Closed mh4ckt3mh4ckt1c4s closed 1 year ago
Same for me with model Pi3141/alpaca-native-7B-ggml
Output from llama.cpp
llama.cpp: loading model from ./models/ggml-model-q5_1.bin
llama_model_load_internal: format = ggjt v1 (latest)
llama_model_load_internal: n_vocab = 32000
llama_model_load_internal: n_ctx = 2048
llama_model_load_internal: n_embd = 4096
llama_model_load_internal: n_mult = 256
llama_model_load_internal: n_head = 32
llama_model_load_internal: n_layer = 32
llama_model_load_internal: n_rot = 128
llama_model_load_internal: ftype = 9 (mostly Q5_1)
llama_model_load_internal: n_ff = 11008
llama_model_load_internal: n_parts = 1
llama_model_load_internal: model size = 7B
llama_model_load_internal: ggml ctx size = 68,20 KB
llama_model_load_internal: mem required = 6612,58 MB (+ 1026,00 MB per state)

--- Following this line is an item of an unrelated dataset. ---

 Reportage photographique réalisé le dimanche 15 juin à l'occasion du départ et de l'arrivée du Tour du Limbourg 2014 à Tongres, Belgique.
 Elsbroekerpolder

llama_init_from_file: kv self size = 1024,00 MB
Output from pyllamacpp
[+] Running model `models/ggml-model-q5_1.bin`
[+] LLaMA context params: `{'n_ctx': 2048}`
[+] GPT params: `{}`
llama_model_load: loading model from 'models/ggml-model-q5_1.bin' - please wait ...

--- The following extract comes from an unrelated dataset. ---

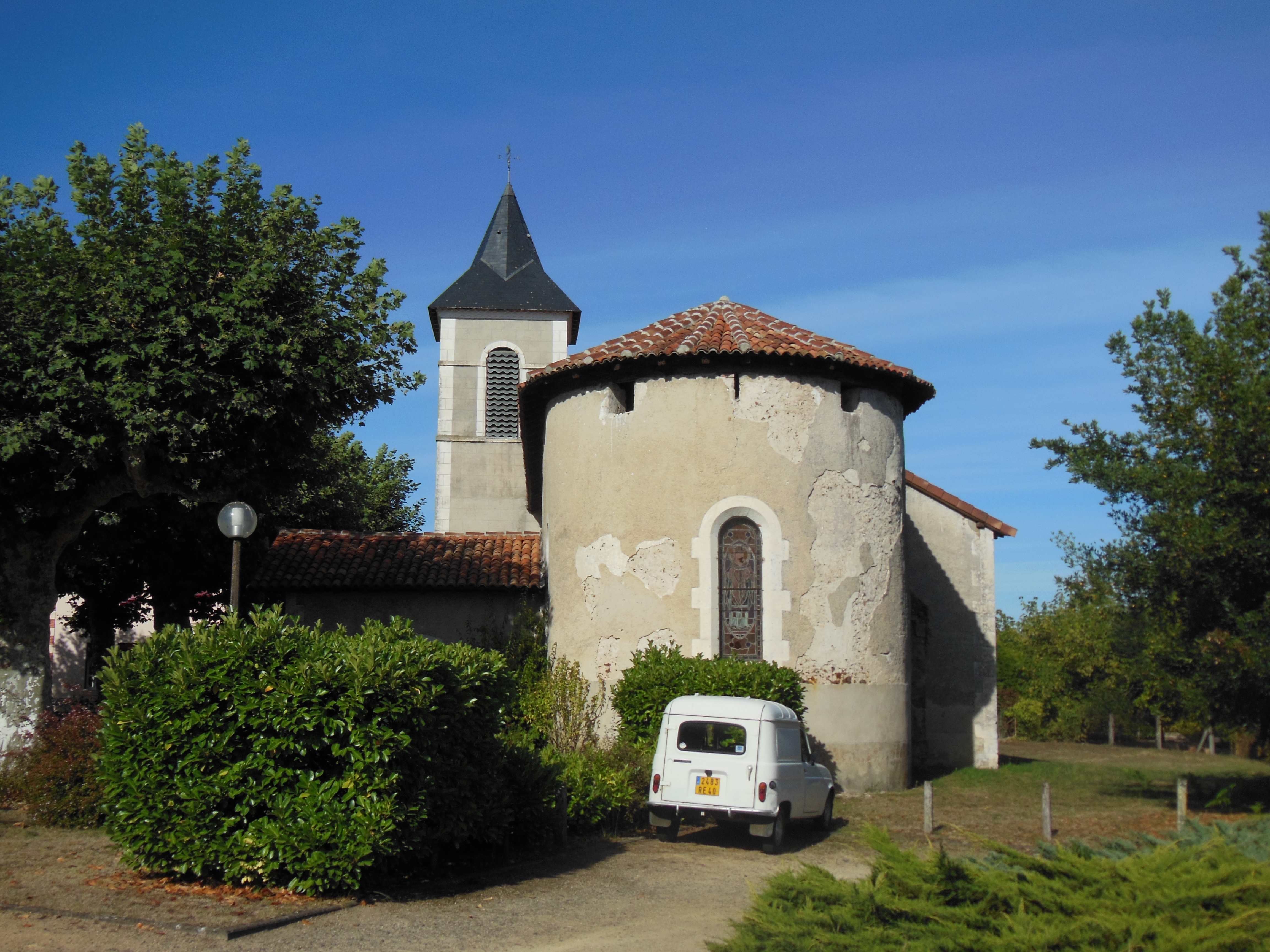 Église Saint-Martin de Garrosse, dans le département français des Landes

llama_model_load: n_vocab = 32000
llama_model_load: n_ctx = 2048
llama_model_load: n_embd = 4096
llama_model_load: n_mult = 256
llama_model_load: n_head = 32
llama_model_load: n_layer = 32
llama_model_load: n_rot = 128
llama_model_load: f16 = 9
llama_model_load: n_ff = 11008
llama_model_load: n_parts = 1
llama_model_load: type = 1
llama_model_load: invalid model file 'models/ggml-model-q5_1.bin' (bad f16 value 9)

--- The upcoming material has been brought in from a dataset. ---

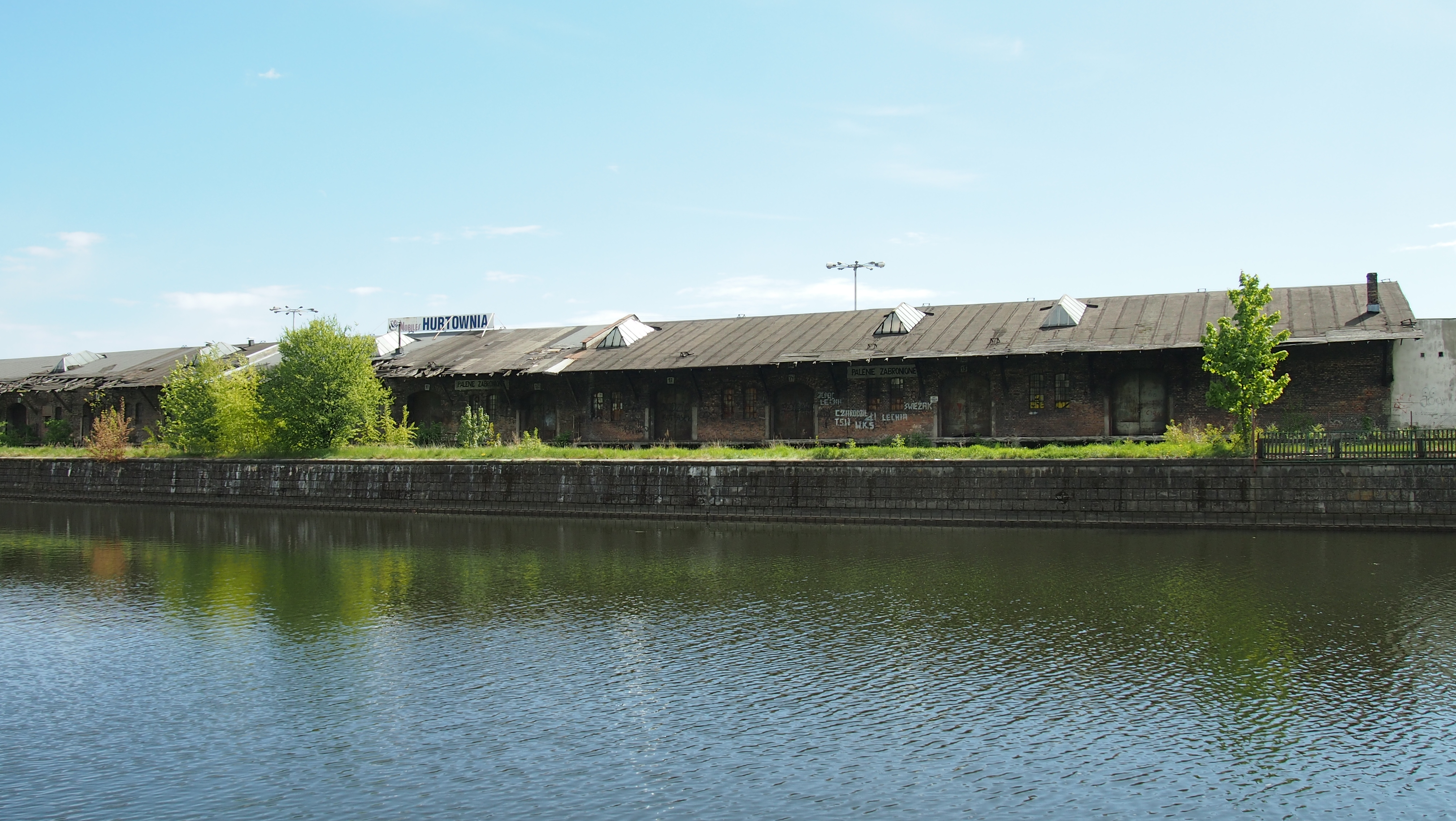 Dawny dworzec kolejowy Gdańsk Brama Nizinna, magazyny. Na pierwszyn planie odnoga Motławy.

llama_init_from_file: failed to load model
Segmentation fault
Original page have been archived, but links are still available here : https://github.com/nomic-ai/gpt4all/tree/main/gpt4all-chat
Thanks @mh4ckt3mh4ckt1c4s for reporting the issue.
Maybe there are new updates on the llama.cpp
side .. I'll try to sync the repo once I get some time.
Hi guys, I pushed a new release v2.2.0
, could you please give it a try ?
I tested it with vicuna
and alpaca
and both seem to be working on my end ?
Hello, I tested with Vicuna and it works with 2.2.0 but not with the latest 2.3.0. Is that normal ?
Hello, I tested with Vicuna and it works with 2.2.0 but not with the latest 2.3.0. Is that normal ?
@mh4ckt3mh4ckt1c4s Yes it is normal as llama.cpp
recent changes broke older models, so you will need to re-quantize the old models to work with the new update.
Okay, so from my point of view this issue is closed. Thanks for your work !
When I try to load the vicuna models downloaded from this page, I have the following error :
I do not have this problem when using the gpt4all models. Running the vicuna models with the latest version of llama.cpp works just fine.